3 Reasons Why You Should Say No to Endowment Plans

3 Reasons Why You Should Say No to Endowment Plans


The fact that a whopping Rs. 30 lakh crores of our collective household savings are parked in insurance policies is a good enough indicator of our nation’s affinity for traditional (endowment) insurance plans! But are these complex sounding policies that look great prima facie, actually good investments or risk coverage tools? We believe not. Here are three good reasons why you should say a big NO to traditional insurance policies.

Reason 1 – Low Returns

The confusing opacity of the way “returns” from traditional plans are portrayed actually confuses investors into believing that they’re reaping great rewards on their money! Some common “tricks” are as follows – declaring the bonus as a percentage of the “sum assured”, which sounds like a hefty sum. However, the fact that the accrued bonus will be paid 20 years later completely changes the equation! Another common trick for single premium policies is to show “exponential” growth. For example – so and so policy will TRIPLE your money in 20 years. Guess what compounded return that works out to? Barely 6.2%! In fact, as a thumb rule, most traditional policies earn you returns that are even lower than long term fixed deposit rates.

Reason 2 – Inflexibility

Traditional plans are notoriously inflexible in the way that they’re structured! They have almost no liquidity for the first few years, only earning a significant enough “surrender value” sometime around year 9 or 10. There are no options for partial liquidation, or to manage your own asset allocation. The money goes where the insurer deems fit. Also, plan parameters are locked in at the start of the policy and so you wont benefit in case macros improve and bond prices go up – but the insurer will! Basically, traditional plans are highly illiquid and designed to lock you into a vicious cycle of throwing good money after bad; as nobody enjoys writing off an investment. Be very careful of this pernicious trap.

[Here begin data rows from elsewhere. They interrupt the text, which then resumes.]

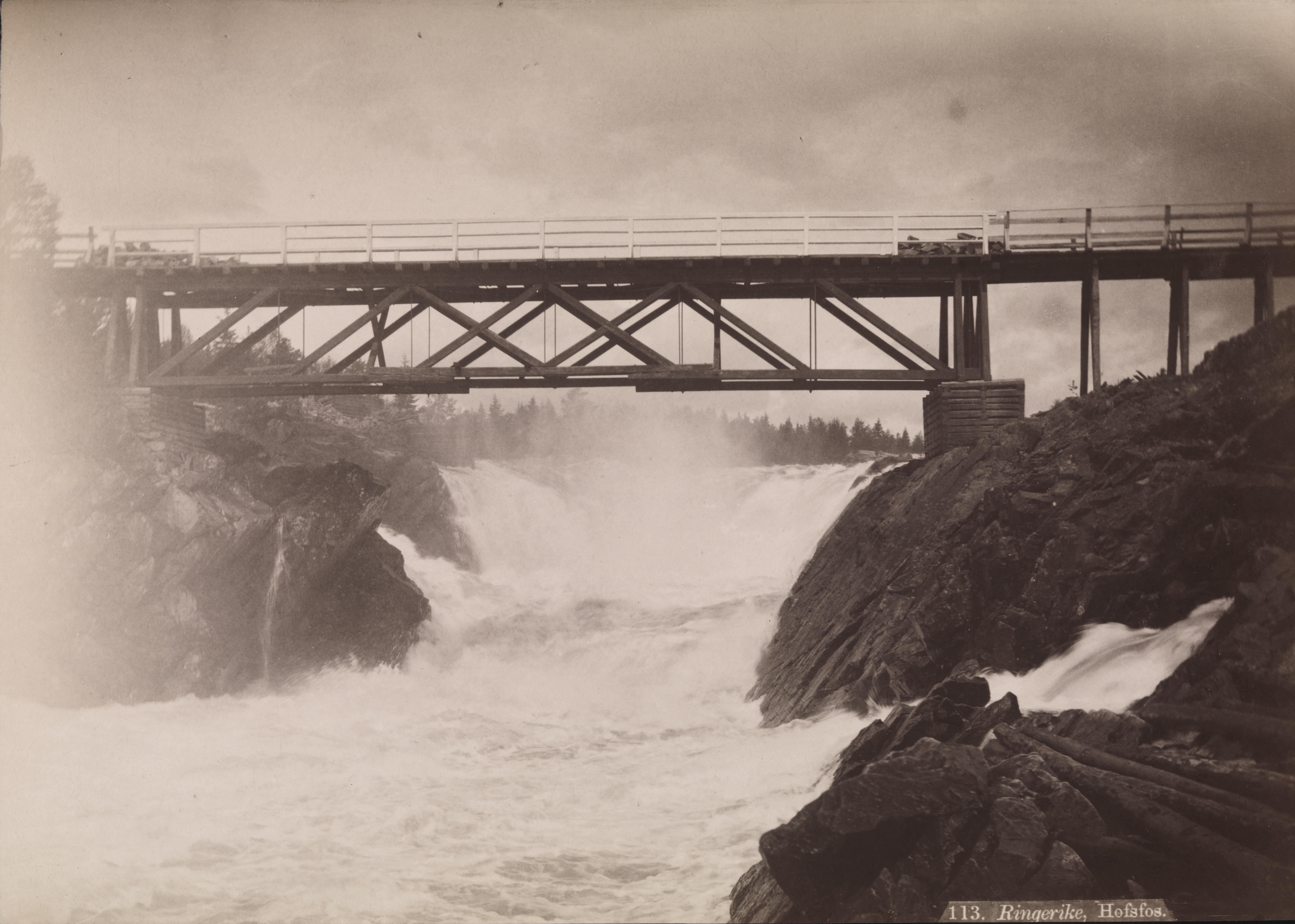 Sted: Hofsfoss Kommune: Ringerike Fylke: Buskerud Tagger: broer fosser landskapsfotografi samferdselsfotografi
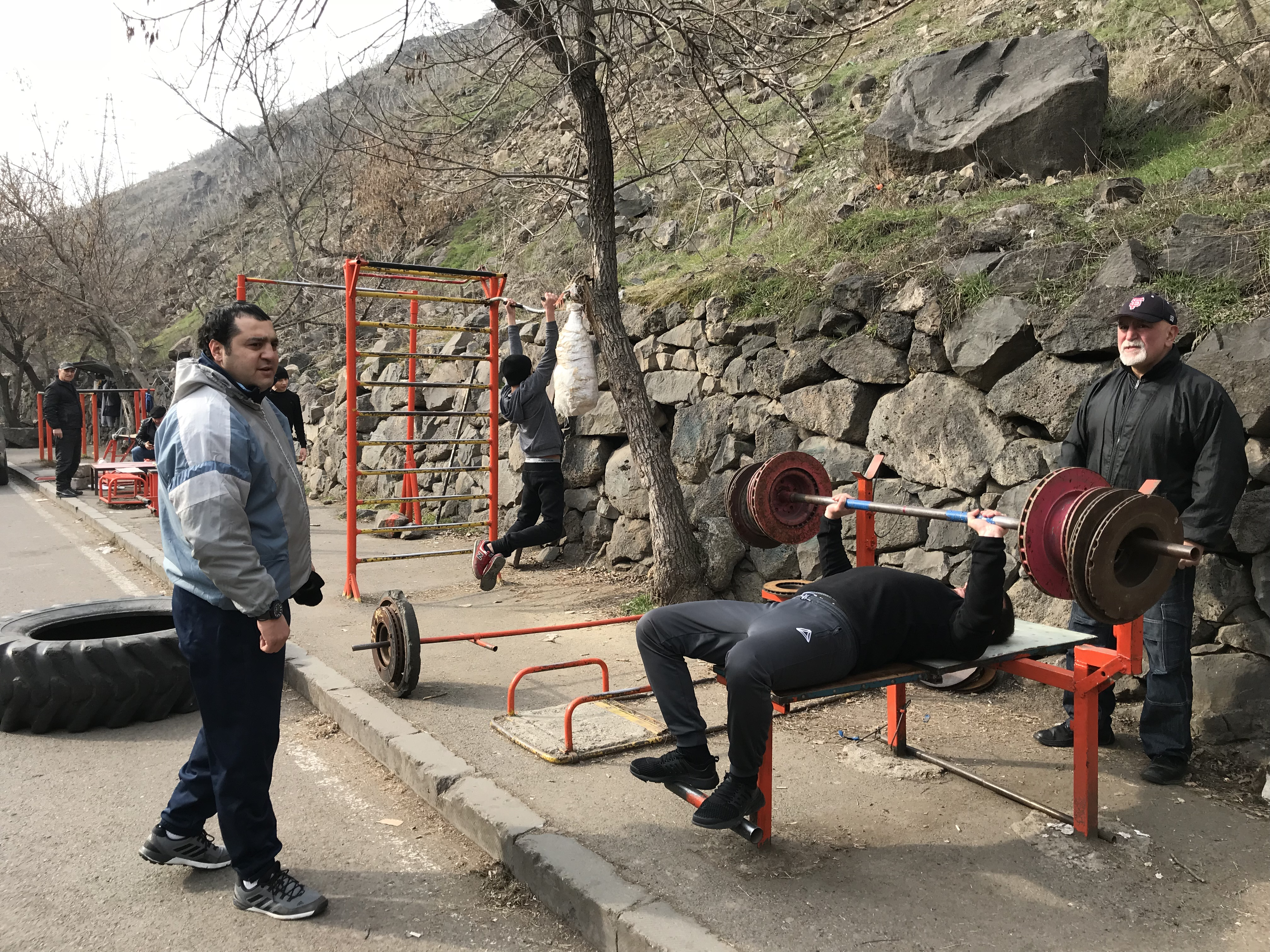 Հրազդանի ձորի բացօդյա մարզասրահում մարզիկների պարապմունքը (ձախից բռնցքամարտի աշխարհի չեմպիոն Արտակ Մալումյանն է)
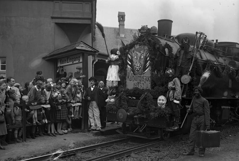 Die grosse Walpurgisfeier auf dem Brocken im Harz ! Der heilige Gedächtnistag der Patronin "Walpurga" gegen Hexenkünste ! Als Hexen und Kobolde verkleidet ziehen die Geister mit dem Walpurgiszug hinauf zum Blocksberg.
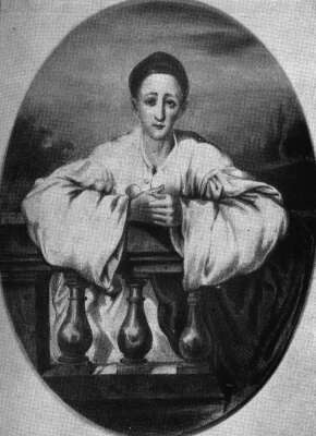 Summary Der französische Pantomime Jean-Gaspard "Baptiste" Deburau im Bühnenkostüm des Pierrot. Zeitgenössische Porträtzeichnung von A. Bouquet, um 1830.
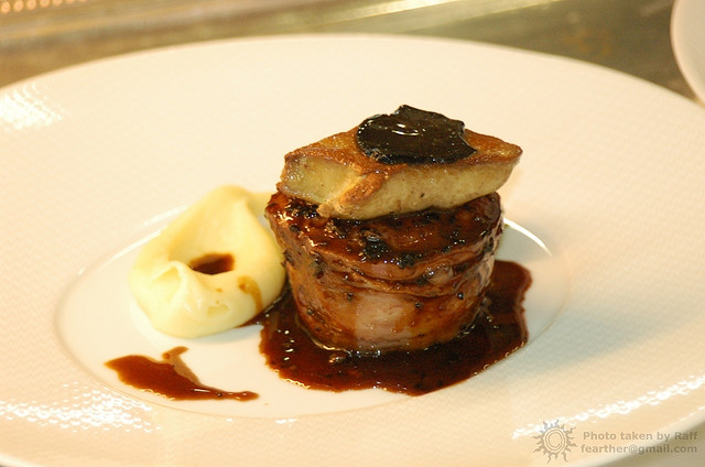 Rognon, foie gras et truffe noire avec une purée de pommes de terre

Reason 3 – Poor Life Cover

Presumably, when you buy into a traditional “life insurance” plan, you can at least expect to serve the purpose of covering your life? Wrong! Most endowment plans don’t even solve the problem of covering your life comprehensively. To give you an example, a traditional LIC plan where you’re putting away Rs. 25,000 per month for 20 years, will give you an inconsequential life cover of just Rs 5 lakhs or so! Needless to say, an individual’s family will not be able to go too far with this small sum of money in case the breadwinner dies. On the other hand, one can easily aim for a death benefit of 1 to 1.5 Crores by paying this money into a simple term plan.

End Note: Stay away from endowment plans! For your investments, Mutual Funds Sahi Hai! Couple them with term and health insurance plans to set up a comprehensive portfolio of financial instruments for yourself.